Unos 30 años, cara castigada por la viruela, barba de 5 ó 6 días y menos carne que el espíritu de la golosina. Vaqueros desgastados, camiseta de las de mercadillo, chaqueta de chandal y gorra de las de publicidad. Irrumpe en el vagón por sorpresa: "Buenas noches, acabo de quedarme en el paro y no tengo para comer. Si alguien quiere ayudarme con unas monedas o un bocadillo se lo agradecería".

Otro más. Día sí y día también aparecen en el cercanías contando la misma cantinela. Levanto con indiferencia la mirada del libro y descubro con sorpresa que esta vez lleva una guitarra entre las manos. Esto promete.

Empieza a tocar repitiendo machaconamente los mismos acordes, y anuncia: "Voy a ver si les puedo alegrar un poco el trayecto con una canción. Espero no molestarles". El comienzo no es muy prometedor, de su boca sólo salen dos letras: "Pa pa pa pa pa pa pa...". Este no sale por la puerta grande.

De repente comienza con la letra: "Tol mundo va del cuento de yo me lo pago, yo me lo invento y me parese cosa de carajote. Cosa de carajote y por eso he desidio yo quitarme las migas del bigote...". Recorre el vagón de lado a lado para que todos puedan escucharle: "Vino Papá Noel la noche de Noche Buena y me dejo un regalito junto a la candela. Y cuando yo lo ví enseguia lo abrí y ví que era una planta de yerbagüena".
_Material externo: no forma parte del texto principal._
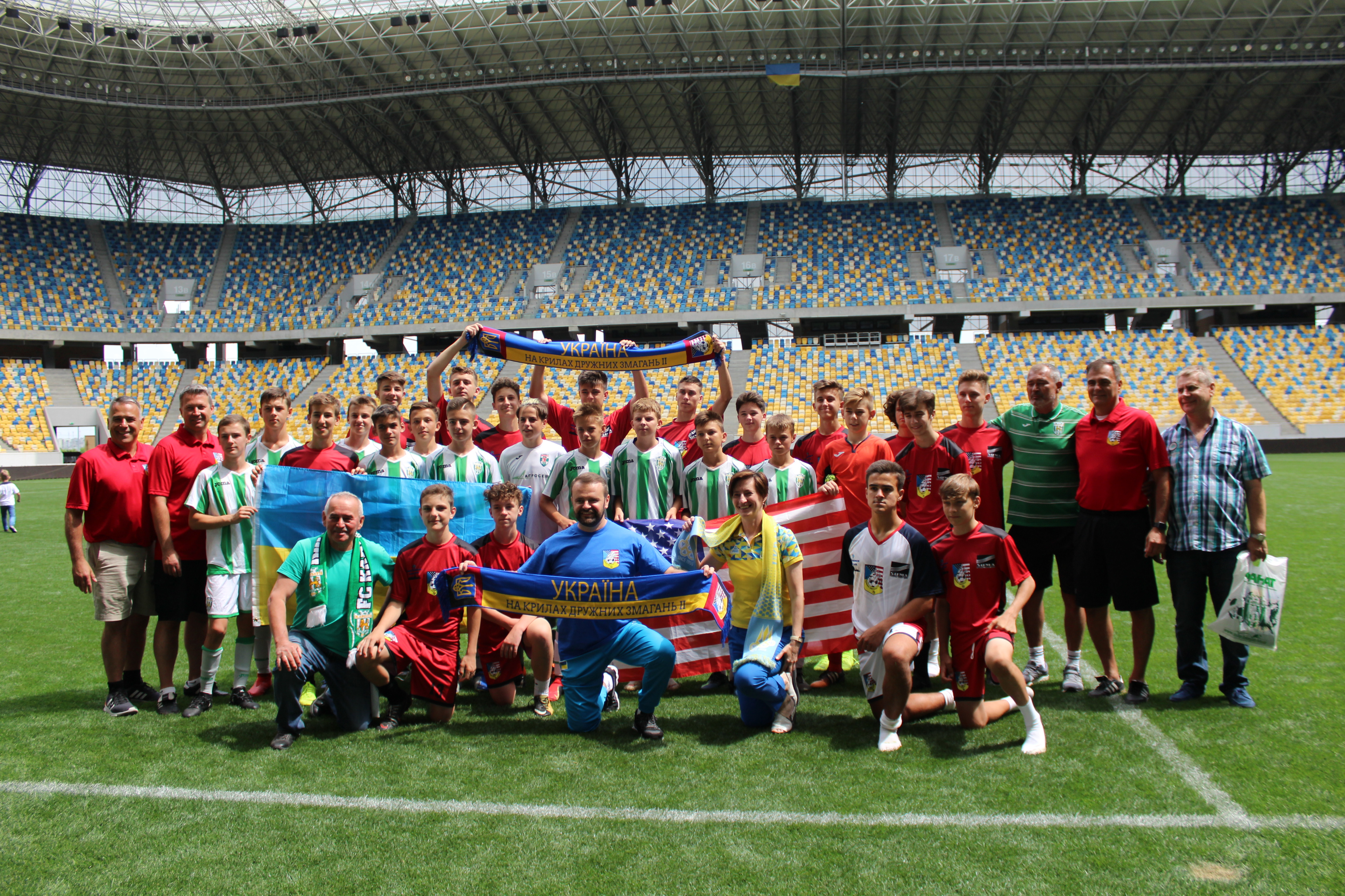 матч з українською діаспорою на Арені Львів 20 липня 2019
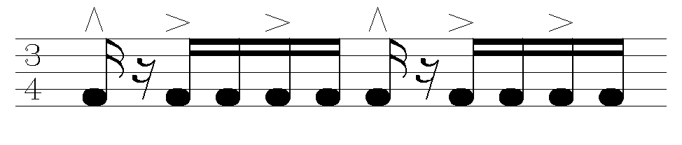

La verdad es que tiene menos voz que un grillo pero el tío le echa ganas y al menos acierta con la entonación; seguro que los Delinquentes no se lo tendrán en cuenta: "Tu solo quieres quererme cuando tu quieras, cuando hueles los naranjos y la sangre se te altera... ". La megafonía anuncia la siguiente estación, es hora de acabar: "Tú solo quieres quererme en primavera, pero yo no soy Pinocho que el corazon tiene de madera".

Aporrea unos segundos más la guitarra y se despide con estas palabras: "Y ahora viene lo mejor de la canción: es cuando me quito la gorra a ver si cae alguna moneda, y si no queréis echar dinero por lo menos regalarme una sonrisa que de esas me caben muchas".

Mira conmigo el tío acertó. Hoy sí se lo ha ganado. Rebusco entre mis bolsillos algo de calderilla y se la echo en la gorra cuando pasa a mi lado. "¡Gracias caballero!". Recorre de nuevo el vagón y comprueba que aún le falta mucho por mejorar, la gente no se estira. En su gorra quedan poco más de dos euros y sólo cuatro o cinco sonrisa. Se despide con un sonoro "Buenas noches señores", abre la puerta que comunica los vagones y se marcha a dar el siguiente concierto.